Binary Contraction Pipeline

This document describes the current binary step used inside an N-ary einsum contraction tree. It is implemented through tenferro-einsum planning and the TensorBackend::dot_general execution surface in tenferro-tensor.

See einsum.md for the N-ary API and tensor-prims.md for the current tensor backend protocol.

Step Inputs

Each pairwise step receives:

  • left operand labels,
  • right operand labels,
  • output labels for this intermediate or final result,
  • label sizes from the tree’s size dictionary.

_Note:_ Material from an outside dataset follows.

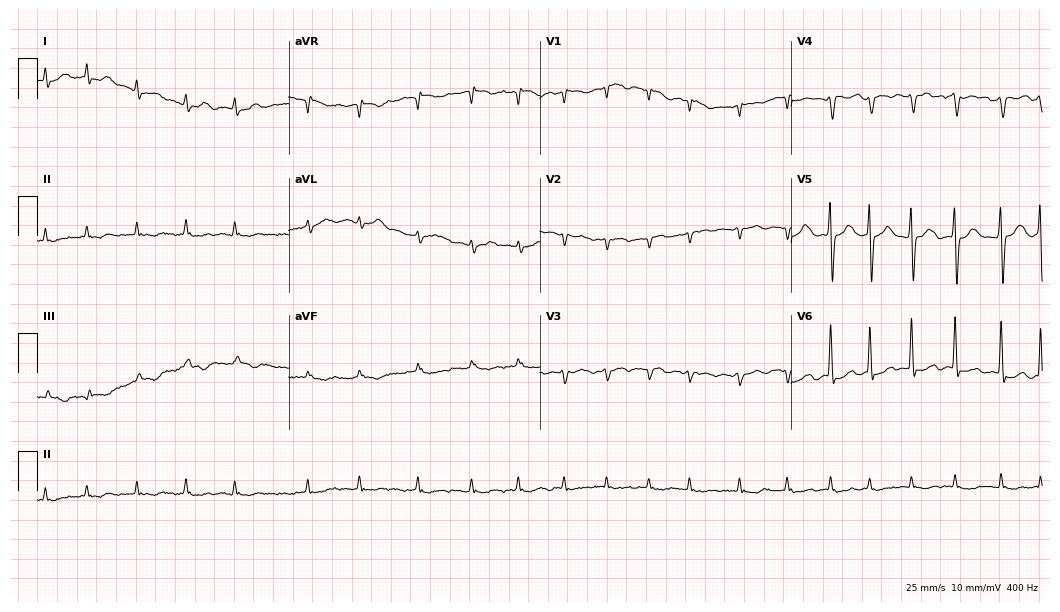
ECG — a 78-year-old female. Screened for six findings — first-degree AV block, right bundle branch block (RBBB), left bundle branch block (LBBB), sinus bradycardia, atrial fibrillation (AF), sinus tachycardia — none is recorded. Findings outside these six are not listed.

Repeated labels are normalized before ordinary pairwise contraction. Strict binary lowering only accepts non-repeated labels; repeated-label cases fall back to the general path.

Label Classification

For a binary contraction, labels are classified into:

Class Meaning
left free appears only in the left operand and survives
right free appears only in the right operand and survives
batch appears in both operands and survives
contraction appears in both operands and does not survive
pre-reduced appears in one operand and does not survive

Pre-reduced labels are reduced before the dot_general step.

Column-Major Layout

tenferro uses column-major storage. The canonical DotGeneral output order is:

lhs_free..., rhs_free..., batch...

The strict binary lowering tracks GEMM-like metadata with compute dimensions on the left and batch dimensions on the right:

lhs matrix dims: lhs_free..., contract...
rhs matrix dims: contract..., rhs_free...
output dims:     lhs_free..., rhs_free..., batch...

Batch-last placement means each batch slice occupies a contiguous block in column-major layout, which is the convention used by the CPU GEMM path.

Strict Binary Lowering

crates/tenferro-einsum/src/planning/strict_binary.rs detects dense binary contractions that can be represented as one canonical DotGeneral plus a final output transpose if needed.

The strict plan records:

  • left and right free labels,
  • contraction labels,
  • batch labels,
  • operand permutations,
  • m, k, and n,
  • canonical output dimensions,
  • final output permutation.

It returns None for patterns it should not own, including repeated labels. That is not an error; the general path handles those semantics.

General Path

The eager executor and graph builder use the general path when strict binary lowering does not apply:

  1. Extract diagonals for repeated input labels.
  2. Reduce labels that no longer survive.
  3. Broadcast and multiply for pure outer/Hadamard-like cases.
  4. Use dot_general for ordinary contractions.
  5. Embed repeated output labels with embed_diagonal.
  6. Transpose to the requested output label order.

This path favors correctness and broad semantics. Backend-specific performance comes from the lower TensorBackend implementation of dot_general, reduction, transpose, and diagonal operations.

CPU Execution

CPU execution is handled by CpuBackend:

  • elementwise/reduction/structural work uses strided-kernel and dedicated CPU implementations,
  • dot_general uses the selected CPU GEMM backend (cpu-faer or cpu-blas),
  • faer-backed work runs inside the CpuContext Rayon pool through CpuExecSession, with Par::Seq for one-thread contexts and Par::rayon(0) for multi-thread contexts.

CubeCL/CUDA Execution

When a compiled program is evaluated with CudaBackend, the same graph-level ops run on GPU if supported:

  • dot_general can route through CubeCL/CUDA and cuTENSOR/cuBLAS-backed paths,
  • structural and reduction steps use CubeCL kernels where implemented,
  • unsupported dtypes or operations return BackendFailure.

There is no current separate direct CudaBackend contraction pipeline. Future GPU contraction improvements should extend CudaBackend and preserve the explicit placement policy described in gpu-backend-design.md.

Planner Safety

Contraction planning must not rely on debug-only assertions for semantic validity. Missing label sizes, invalid explicit paths, duplicate live operands, and rank/shape mismatches are normal Result errors so debug and release builds behave the same.